Computed tomography has become an established method for non-invasive and highly-sensitive detection of coronary artery calcifications [4]. Yet, calcified plaques are probably the result of repetitive plaque rupture and healing, causing shrinkage of the vessel lumen with subsequent stenosis [5]. Earlier stages of atherosclerosis without calcifications might be more prone to rupture, resulting in acute cardiovascular events [6]; however, this theory does not stand undisputed, as an autopsy study suggested that the degree of calcification was greatest for acute and healed plaque ruptures [7]. Recently, it was shown that CT has the potential to identify early, non-calcified plaques in vivo in various vascular territories such as the carotid arteries [8] and the coronary arteries [9, 10]. Various imaging features of non-calcified and calcified plaques depicted with CT correlate with histopathologic stages of atherosclerosis defined by the American Heart Association [11], as demonstrated in a recent ex vivo study on human hearts [12].

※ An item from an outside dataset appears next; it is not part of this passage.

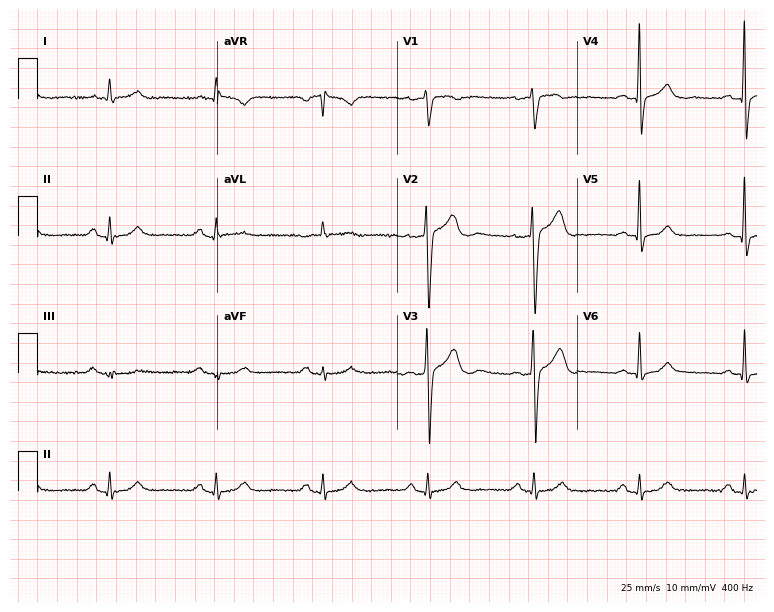
Electrocardiogram (7.3-second recording at 400 Hz), a male, 55 years old. Of the six screened findings (first-degree AV block, right bundle branch block, left bundle branch block, sinus bradycardia, atrial fibrillation, sinus tachycardia), none is recorded. Findings outside these six are not listed.
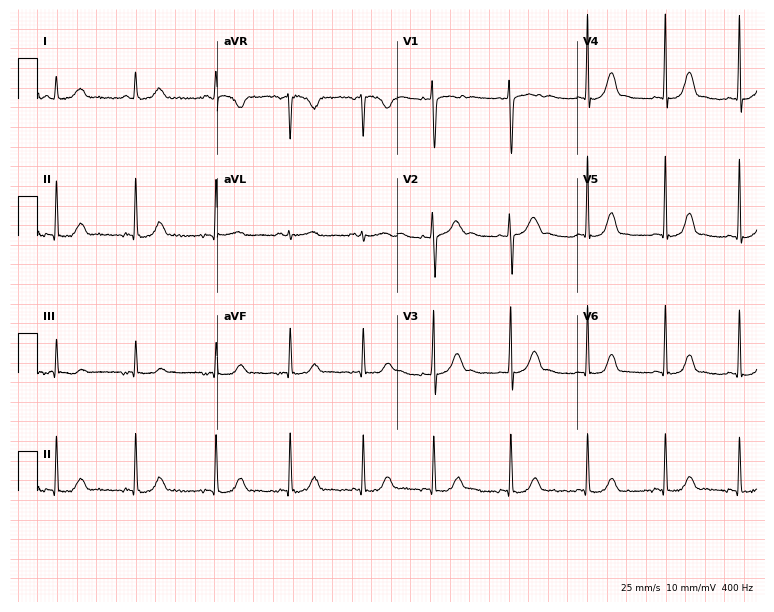
12-lead ECG from a female patient, 23 years old (7.3-second recording at 400 Hz). Recorded interpretation: within normal limits.

The purpose of this study was twofold: firstly, to investigate the incidence of non-calcified plaques as detected by MDCT and to determine the predictive value of these vessel wall changes for the detection of coronary artery disease; and secondly, to prove the feasibility of volumetric analysis of these plaques, and to give an insight into the composition of coronary artery plaque burden as detected by MDCT. Correlations between calcified and non-calcified plaques, as well as correlation to specific risk factor profiles and the stage of CAD, are described.
Materials and methods
Patient population
One hundred seventy-nine patients who had undergone non-contrast-enhanced calcium screening test and contrast-enhanced MDCT angiography of their coronary arteries for various indications between January 2001 and September 2002 were enrolled in this study (123 men, 56 women; age 61±12 years). Clinical indications for the CT examinations were heterogenous, including high risk factor profiles, typical or atypical anginal complaints, and known coronary artery disease. All patients had also undergone selective catheter angiography of the coronary arteries, independent from indication for the MDCT examination. Patients underwent cardiac catheterization and MDCT within 6±10 days. All CT studies were reviewed retrospectively, and MDCT and cardiac catheterization were performed for clinical reasons; therefore, no approval by the local ethics committee was needed. Patients were divided into three subgroups according to the grade of coronary artery disease as detected by catheter angiography. Grade 1 includes non-significant stenoses (<50%), grade 2 stenoses are between 50 and 75%, and grade 3 are significant stenoses (>75%). All CT studies were reviewed retrospectively. Calcium screening test, CT angiography, or cardiac catheterization were performed for clinical reasons; thus, no approval by the local ethics committee was needed. In all patients, the following epidemiological data and risk factors were recorded: age; gender; obesity; hypertension; diabetes; nicotine abuse; and hyperlipidemia.
Multidetector-row computed tomography
All investigations were performed on a four-detector-row CT scanner (Somatom Sensation 4, Siemens, Forchheim, Germany).
Calcium screening
The following parameters were used for the calcium screening examination: 4×2.5-mm collimation; 80 kV; 300 mA; 15- to 20-s scan time. Slices were reconstructed with 3-mm slice thickness and 1.5-mm overlap. No contrast material was applied.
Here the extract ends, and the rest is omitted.